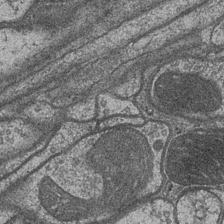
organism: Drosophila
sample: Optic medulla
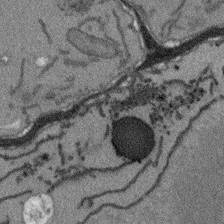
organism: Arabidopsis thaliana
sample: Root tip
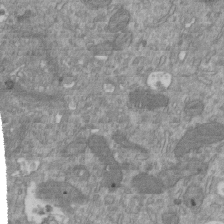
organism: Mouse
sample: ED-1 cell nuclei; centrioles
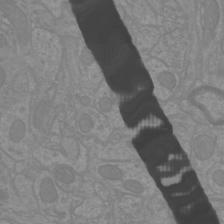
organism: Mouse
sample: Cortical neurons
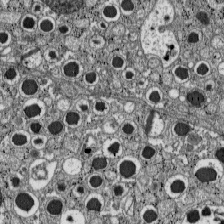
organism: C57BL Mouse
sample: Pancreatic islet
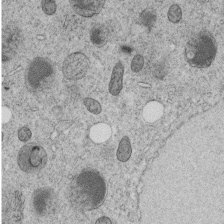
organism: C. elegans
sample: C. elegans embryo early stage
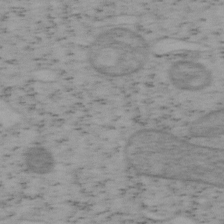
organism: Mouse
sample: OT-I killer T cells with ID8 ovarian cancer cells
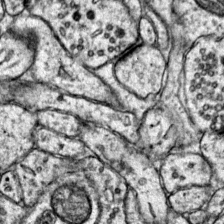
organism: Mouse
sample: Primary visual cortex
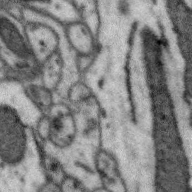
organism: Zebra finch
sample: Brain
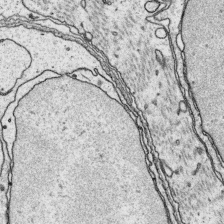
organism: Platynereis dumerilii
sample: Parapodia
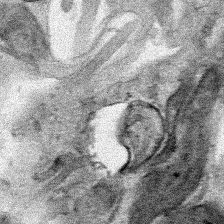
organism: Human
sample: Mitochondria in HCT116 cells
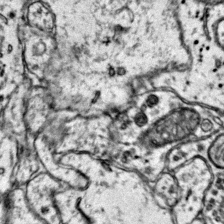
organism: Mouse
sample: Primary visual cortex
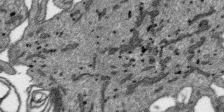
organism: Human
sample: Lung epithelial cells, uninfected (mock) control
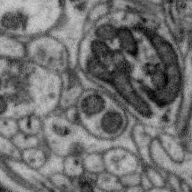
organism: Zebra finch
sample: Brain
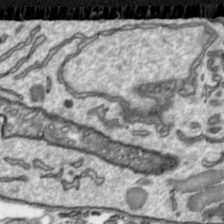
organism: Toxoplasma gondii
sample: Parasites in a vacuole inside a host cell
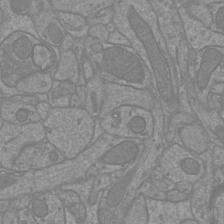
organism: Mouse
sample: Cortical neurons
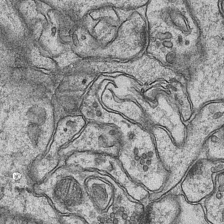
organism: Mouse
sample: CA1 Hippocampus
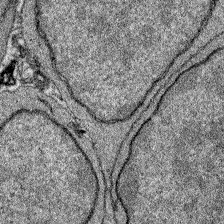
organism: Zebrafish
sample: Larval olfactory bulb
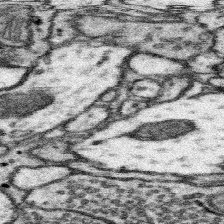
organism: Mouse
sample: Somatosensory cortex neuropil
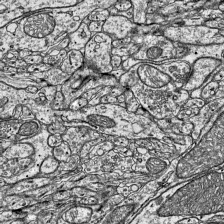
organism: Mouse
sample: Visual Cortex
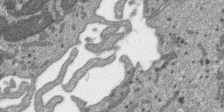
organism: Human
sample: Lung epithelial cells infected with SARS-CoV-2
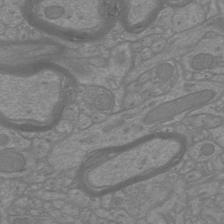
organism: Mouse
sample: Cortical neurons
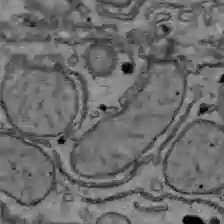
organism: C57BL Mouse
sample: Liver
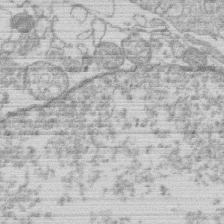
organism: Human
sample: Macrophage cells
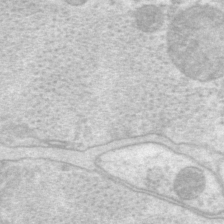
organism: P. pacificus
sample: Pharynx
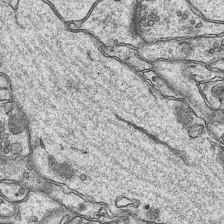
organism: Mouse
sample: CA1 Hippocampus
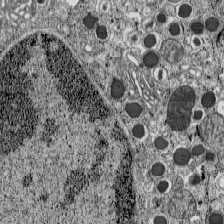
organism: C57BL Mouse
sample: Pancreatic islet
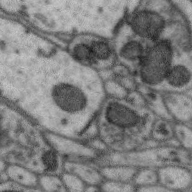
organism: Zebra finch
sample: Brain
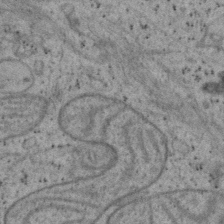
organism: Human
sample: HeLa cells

**Directions:**
Leave out the pictures and restate, word for word, the lines from the top of the data through the line containing "organism: Toxoplasma gondii", both included.

**Answer box:**
organism: Drosophila
sample: Optic medulla
organism: Arabidopsis thaliana
sample: Root tip
organism: Mouse
sample: ED-1 cell nuclei; centrioles
organism: Mouse
sample: Cortical neurons
organism: C57BL Mouse
sample: Pancreatic islet
organism: C. elegans
sample: C. elegans embryo early stage
organism: Mouse
sample: OT-I killer T cells with ID8 ovarian cancer cells
organism: Mouse
sample: Primary visual cortex
organism: Zebra finch
sample: Brain
organism: Platynereis dumerilii
sample: Parapodia
organism: Human
sample: Mitochondria in HCT116 cells
organism: Mouse
sample: Primary visual cortex
organism: Human
sample: Lung epithelial cells, uninfected (mock) control
organism: Zebra finch
sample: Brain
organism: Toxoplasma gondii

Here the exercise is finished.